The full-recovery statistics on eating disorders in women have been bleak, with research suggesting that fewer than half the women with anorexia or bulimia ever recover fully. As a result, treatment for those who continue to suffer after 10 years generally shift to providing palliative care, since there seems so little hope for a cure beyond that time interval. Until now.
A new study published in the Journal of Clinical Psychiatry that followed women with eating disorders for a longer period, found that by 22 years since the onset of an eating disorder nearly two-thirds of women do fully recover. It may be that previous studies simply may not have been anorexia and bulimia victims long enough to see this. That 10-year victims previously viewed as hopeless still have a reason to keep working toward recovery is big news.
Woman on floor (PHOTOGRAPHEE.EU)
Anorexia and bulimia are brutal — anorexia is statistically more deadly than any other mental disorder. Driven by a distorted body image and a terror of gaining weight, anorexia sufferers starve themselves while bulimics embark on a dangerous cycle of binge-eating and purging. Both are damaging to the body, leading to a host of problems, including infertility and even heart failure.
The study was led by Kamryn Eddy of Massachusetts General Hospital. It followed 246 women who’d volunteered for the study between 1987 and 1991. Of these, 136 were anorexic and 110 bulimic. For the first 10 years, participant were interviewed annually. The final interviews were conducted between 20 and 25 years after the study began. They were asked to describe their medical and mental health histories, treatments they’d pursued, about their interpersonal relationships, and their quality of life.

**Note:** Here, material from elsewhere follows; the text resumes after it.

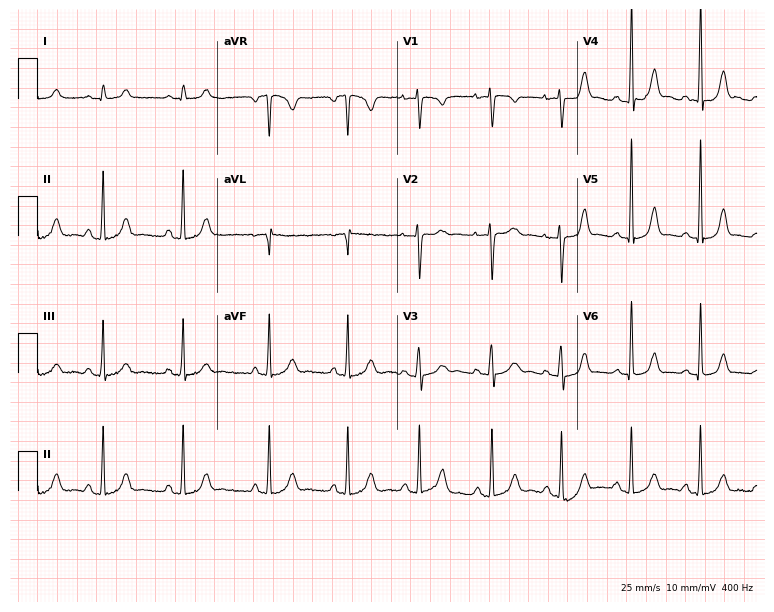
12-lead ECG from a woman, 20 years old (7.3-second recording at 400 Hz). Recorded interpretation: within normal limits.

18 of the 246 women had died by the time the later interviews were conducted. A remaining 176 women agreed to be interviewed, on an average of 22 years since they’d begun participating in the study.
While the study suggested anorexia takes longer to recover from than bulimia, 62.8% of the anorexics and 68.2% of the bulimics in the study had fully recovered. (For the first 10 years, 68.2 of the bulimics got well, while only 31.4 of the anorexics had.) Eddy attributes this difference to an anorexic’s ambivalence about recovery, so desperate are they to never put on weight.
There are, as always, limitations to a study’s conclusions. This one looked at a very specific, fairly small group of women: white women from Massachusetts who’d sought treatment. Still, Ozy spoke to Edward Selby of Rutgers University’s department of psychology who described the study as “methodologically rigorous” and the extent of its duration “impressive.” On the other hand, Carrie McAdams, an assistant professor of psychiatry at UT Southwestern Medical Center, pointed out to Ozy that the study doesn’t tell us how actively involved in treatment the survivors in the study were. And the scope of the study doesn’t include identifying the most effective treatments.
Nonetheless, there’s very little in long-term research on the recovery rates for anorexia and bulimia, and “The study is very encouraging. It means that eating disorders are not a lifelong condition. … Most will recover,” as Selby puts it.
The study’s findings also suggest that moving to palliative care at 10 years for women with eating disorders “may shortchange patients,” says Eddy.
“We need to offer novel treatments to improve recovery rates,” she points out, since the new research reveals that “patients who have been ill for a long time should maintain hope that they will get better. … Recovery is possible.”